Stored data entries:
——————————
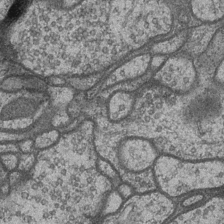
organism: Drosophila
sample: Optic medulla
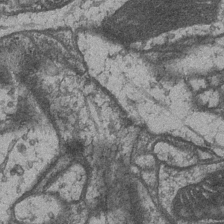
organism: Drosophila
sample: Optic medulla
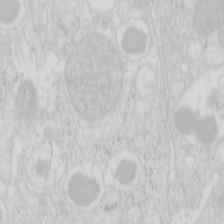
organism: Mouse
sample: Pancreas
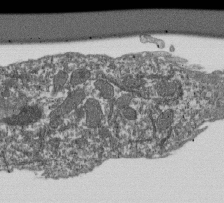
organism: Dictyostelium discoideum
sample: Dictyostelium multivesicular bodies
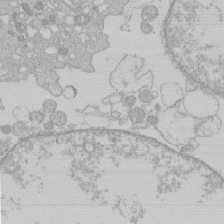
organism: Human
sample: Macrophage cells
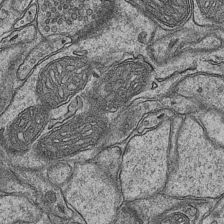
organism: Mouse
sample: CA1 Hippocampus
——————————
Directions:
Copy out the lines above unchanged. Skip the images.

Result of this exercise:
organism: Drosophila
sample: Optic medulla
organism: Drosophila
sample: Optic medulla
organism: Mouse
sample: Pancreas
organism: Dictyostelium discoideum
sample: Dictyostelium multivesicular bodies
organism: Human
sample: Macrophage cells
organism: Mouse
sample: CA1 Hippocampus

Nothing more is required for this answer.